You can remove one of the bottom manifold bolts to see if water comes out, which would indicate a leak in the heat exchanger.
 
It's about 2 years old, installed new with the pool build.

Control board and FENWAL are both original

The meter is the one going to the house. It has a 1/2 foot dial and a 2 foot dial. Nothing else in the house was running. Checked a few times with a stopwatch.

Stack temp topped out at about 285

The boot up flashes 888 then 128 then r14 then shows the temp which is close to expected temp.
 
Stack temp topped out at about 285
Here is what the normal exhaust temperature should be:

Below 250 degrees...very low
250 to 290 ..................low
290 to 350.................acceptable
350 to 480 ..................high
Above 480...................error/shutdown.

Note: HD models can be up to 75 degrees higher. HD models use a cupro nickel exchanger and the efficiency is slightly lower resulting in less heat transfer and more waste heat.

Your stack temperature is a little bit low and the cubic feet per hour comes out to about 330,000 btu/hr, which is also a little bit low, which might indicate a gas supply problem.

Verify the gas pressure at the inlet static (heater off) and dynamic (Heater on).

What is the size and length of the gas line?

Do you have a regulator near the heater?

Is the heater a “HD” model?
 
I believe it is 1.25" and is about 60 ft (the protective sleeve that comes out of the ground is about 2.25" diameter and is labeled 1 1/4". I think it is a 2PSI line to the heater as there is a separate regulator to the house after the meter, the regulator upstream of the meter says 2psi. There is also regulator near the heater. The regulator near the heater is very close and gets hit with exhaust gas that comes out of the weep hole on the exhaust stack. I am wondering if maybe the regulator got overheated and failed. I put up a piece of flashing yesterday to keep the hot gas off of it, but that didn't seem to help.

It is not an HD model.

Not sure if they are going to cover me on warranty. I had the pool builder from heck, project started on 5/24/18 and the punch list completion and final payment wasn't until 12/31/18. Actually filled the pool with water on 9/24, but as you can probably guess the builder didn't supply much in the way of documentation. Actually had to get a lawyer to draft a letter to get him to finish the dang thing. Now I'm pretty sure he is out of business.

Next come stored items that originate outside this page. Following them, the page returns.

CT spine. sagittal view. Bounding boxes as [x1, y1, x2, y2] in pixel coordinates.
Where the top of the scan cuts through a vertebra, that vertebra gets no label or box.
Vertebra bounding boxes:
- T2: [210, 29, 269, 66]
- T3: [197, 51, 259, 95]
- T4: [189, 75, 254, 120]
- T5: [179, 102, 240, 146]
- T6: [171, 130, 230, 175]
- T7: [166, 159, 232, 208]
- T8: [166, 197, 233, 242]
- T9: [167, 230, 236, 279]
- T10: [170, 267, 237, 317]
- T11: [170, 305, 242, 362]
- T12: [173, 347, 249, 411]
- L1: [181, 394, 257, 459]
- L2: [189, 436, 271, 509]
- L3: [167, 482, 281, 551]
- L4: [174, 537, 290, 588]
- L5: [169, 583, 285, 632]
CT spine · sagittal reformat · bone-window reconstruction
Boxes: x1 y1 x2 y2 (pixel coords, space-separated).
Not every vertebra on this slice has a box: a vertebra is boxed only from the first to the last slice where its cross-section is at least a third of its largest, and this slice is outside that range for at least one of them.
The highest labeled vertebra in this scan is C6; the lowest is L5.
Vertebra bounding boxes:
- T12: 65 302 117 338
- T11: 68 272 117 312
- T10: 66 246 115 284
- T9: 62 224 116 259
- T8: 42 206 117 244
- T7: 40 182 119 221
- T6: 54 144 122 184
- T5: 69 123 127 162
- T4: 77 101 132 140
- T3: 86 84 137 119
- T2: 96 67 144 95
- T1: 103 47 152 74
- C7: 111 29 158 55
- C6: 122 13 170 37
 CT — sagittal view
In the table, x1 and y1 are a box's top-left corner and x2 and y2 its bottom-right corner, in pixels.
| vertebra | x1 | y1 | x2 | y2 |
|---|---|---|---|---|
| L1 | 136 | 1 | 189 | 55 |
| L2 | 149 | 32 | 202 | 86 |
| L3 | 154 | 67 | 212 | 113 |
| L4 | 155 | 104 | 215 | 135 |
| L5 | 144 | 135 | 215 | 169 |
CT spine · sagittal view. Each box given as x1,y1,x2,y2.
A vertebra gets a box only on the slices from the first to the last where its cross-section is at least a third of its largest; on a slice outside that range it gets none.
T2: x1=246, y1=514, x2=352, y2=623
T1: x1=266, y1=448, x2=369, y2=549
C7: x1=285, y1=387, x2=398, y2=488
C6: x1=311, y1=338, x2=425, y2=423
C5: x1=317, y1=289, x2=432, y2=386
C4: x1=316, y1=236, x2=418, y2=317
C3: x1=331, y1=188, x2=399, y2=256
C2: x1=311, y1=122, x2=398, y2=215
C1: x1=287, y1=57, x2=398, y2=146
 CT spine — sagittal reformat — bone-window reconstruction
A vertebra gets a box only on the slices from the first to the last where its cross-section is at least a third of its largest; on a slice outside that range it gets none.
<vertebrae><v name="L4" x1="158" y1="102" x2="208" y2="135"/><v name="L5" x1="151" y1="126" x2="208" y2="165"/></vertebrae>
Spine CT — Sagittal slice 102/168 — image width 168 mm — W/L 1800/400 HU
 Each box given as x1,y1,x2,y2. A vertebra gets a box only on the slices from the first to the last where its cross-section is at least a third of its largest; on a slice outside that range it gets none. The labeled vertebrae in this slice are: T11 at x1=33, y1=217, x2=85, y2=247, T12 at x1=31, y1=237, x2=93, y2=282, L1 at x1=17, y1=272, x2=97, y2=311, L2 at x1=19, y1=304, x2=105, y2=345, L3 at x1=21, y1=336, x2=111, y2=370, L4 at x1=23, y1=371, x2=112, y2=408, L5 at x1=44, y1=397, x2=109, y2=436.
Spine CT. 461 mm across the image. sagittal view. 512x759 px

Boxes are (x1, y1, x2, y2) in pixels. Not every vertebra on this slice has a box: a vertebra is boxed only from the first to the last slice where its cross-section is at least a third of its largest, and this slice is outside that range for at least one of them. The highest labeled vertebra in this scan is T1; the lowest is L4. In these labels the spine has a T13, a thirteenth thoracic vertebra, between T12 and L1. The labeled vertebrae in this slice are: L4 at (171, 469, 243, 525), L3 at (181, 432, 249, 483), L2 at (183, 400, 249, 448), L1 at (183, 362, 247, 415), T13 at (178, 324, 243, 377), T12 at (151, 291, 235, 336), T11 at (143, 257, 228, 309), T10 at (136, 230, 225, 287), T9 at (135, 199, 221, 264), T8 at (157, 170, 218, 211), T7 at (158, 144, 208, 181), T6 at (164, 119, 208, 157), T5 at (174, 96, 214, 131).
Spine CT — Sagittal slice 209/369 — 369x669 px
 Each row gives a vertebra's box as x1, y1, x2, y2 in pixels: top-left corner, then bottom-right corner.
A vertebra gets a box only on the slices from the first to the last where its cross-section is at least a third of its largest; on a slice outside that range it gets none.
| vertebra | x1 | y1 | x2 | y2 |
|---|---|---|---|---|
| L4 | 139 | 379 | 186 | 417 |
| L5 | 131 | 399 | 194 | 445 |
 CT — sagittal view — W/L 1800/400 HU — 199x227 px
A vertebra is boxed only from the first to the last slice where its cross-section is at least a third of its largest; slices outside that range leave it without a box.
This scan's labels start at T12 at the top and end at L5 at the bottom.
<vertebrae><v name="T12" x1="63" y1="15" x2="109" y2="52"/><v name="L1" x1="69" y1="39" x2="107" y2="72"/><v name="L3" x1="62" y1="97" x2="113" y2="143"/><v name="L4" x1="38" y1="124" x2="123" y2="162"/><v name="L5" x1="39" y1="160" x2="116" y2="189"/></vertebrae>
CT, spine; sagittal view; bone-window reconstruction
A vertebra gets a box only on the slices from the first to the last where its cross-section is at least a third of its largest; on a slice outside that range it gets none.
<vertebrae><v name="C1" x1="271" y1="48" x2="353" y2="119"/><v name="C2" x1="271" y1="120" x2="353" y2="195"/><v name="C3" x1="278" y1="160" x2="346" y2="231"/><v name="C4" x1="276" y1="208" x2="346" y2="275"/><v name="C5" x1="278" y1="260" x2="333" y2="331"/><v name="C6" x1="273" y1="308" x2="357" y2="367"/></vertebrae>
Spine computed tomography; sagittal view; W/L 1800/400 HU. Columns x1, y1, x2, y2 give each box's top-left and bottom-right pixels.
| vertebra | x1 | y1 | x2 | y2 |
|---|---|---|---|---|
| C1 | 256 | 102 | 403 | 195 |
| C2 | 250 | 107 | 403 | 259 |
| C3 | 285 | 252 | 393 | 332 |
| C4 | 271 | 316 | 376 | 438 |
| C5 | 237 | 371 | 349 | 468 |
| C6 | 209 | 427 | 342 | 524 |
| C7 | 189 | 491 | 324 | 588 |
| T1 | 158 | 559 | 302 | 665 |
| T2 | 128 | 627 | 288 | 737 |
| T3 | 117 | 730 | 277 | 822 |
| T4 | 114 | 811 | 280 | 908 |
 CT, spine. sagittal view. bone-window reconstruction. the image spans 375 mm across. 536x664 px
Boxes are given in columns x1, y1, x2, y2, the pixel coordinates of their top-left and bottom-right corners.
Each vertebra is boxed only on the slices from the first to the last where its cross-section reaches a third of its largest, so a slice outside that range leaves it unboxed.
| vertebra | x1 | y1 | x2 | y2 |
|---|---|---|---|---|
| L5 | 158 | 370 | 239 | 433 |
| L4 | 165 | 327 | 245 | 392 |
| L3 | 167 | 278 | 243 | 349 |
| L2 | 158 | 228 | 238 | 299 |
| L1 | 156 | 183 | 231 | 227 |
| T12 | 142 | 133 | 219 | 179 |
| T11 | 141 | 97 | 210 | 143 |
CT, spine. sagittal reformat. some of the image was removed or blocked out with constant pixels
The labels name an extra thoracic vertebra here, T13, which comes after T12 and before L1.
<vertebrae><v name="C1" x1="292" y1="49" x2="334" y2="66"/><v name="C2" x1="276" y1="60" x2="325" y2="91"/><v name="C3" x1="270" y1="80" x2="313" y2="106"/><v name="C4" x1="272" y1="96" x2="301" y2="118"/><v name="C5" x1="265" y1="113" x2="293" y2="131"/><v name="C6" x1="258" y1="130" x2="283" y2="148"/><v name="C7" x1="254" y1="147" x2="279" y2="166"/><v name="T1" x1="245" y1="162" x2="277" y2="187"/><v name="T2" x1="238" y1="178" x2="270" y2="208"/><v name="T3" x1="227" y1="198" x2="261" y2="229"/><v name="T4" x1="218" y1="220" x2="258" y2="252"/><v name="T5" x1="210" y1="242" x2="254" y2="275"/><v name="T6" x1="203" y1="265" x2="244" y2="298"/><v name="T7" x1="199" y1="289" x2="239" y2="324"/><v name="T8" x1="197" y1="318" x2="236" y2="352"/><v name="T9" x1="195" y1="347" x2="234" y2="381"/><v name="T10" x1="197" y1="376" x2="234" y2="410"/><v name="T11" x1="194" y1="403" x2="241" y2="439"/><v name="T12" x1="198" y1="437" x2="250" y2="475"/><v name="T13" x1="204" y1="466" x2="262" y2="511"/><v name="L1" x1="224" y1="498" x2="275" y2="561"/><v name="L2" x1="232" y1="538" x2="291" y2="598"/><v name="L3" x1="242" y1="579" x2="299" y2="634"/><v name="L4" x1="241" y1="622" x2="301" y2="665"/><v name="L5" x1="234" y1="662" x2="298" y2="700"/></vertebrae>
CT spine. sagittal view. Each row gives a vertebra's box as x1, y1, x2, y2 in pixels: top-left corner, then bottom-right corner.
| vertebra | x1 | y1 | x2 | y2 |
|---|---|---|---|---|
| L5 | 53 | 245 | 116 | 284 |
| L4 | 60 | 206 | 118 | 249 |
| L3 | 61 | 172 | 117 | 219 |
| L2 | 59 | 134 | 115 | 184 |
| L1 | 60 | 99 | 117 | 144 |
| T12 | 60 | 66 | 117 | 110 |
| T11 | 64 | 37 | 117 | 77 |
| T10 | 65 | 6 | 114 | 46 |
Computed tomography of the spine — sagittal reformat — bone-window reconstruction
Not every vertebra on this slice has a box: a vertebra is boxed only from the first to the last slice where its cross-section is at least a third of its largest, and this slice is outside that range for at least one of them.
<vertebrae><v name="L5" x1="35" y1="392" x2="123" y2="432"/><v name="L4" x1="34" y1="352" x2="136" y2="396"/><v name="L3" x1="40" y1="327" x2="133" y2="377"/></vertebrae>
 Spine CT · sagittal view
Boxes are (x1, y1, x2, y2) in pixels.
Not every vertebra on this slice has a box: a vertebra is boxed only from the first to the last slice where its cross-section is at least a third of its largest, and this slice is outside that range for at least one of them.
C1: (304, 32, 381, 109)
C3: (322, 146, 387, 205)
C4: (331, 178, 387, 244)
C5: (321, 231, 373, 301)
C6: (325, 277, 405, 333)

Once I get the fitting I'll test the static/dynamic pressures. I might be able to check the drain tonight, but might be on hurricane watch the middle of this week so not sure how far I'll get.
 
Yeah, called them and he said to register online, wait 24 hours and then call back. I did the registration, will see what they say when I call tomorrow. I wish I would've been more on top of the equipment stuff, but it was like pulling teeth just to get the necessary stuff done.

Will report back when I get the supply pressures and check the drain. Thanks for the help so far!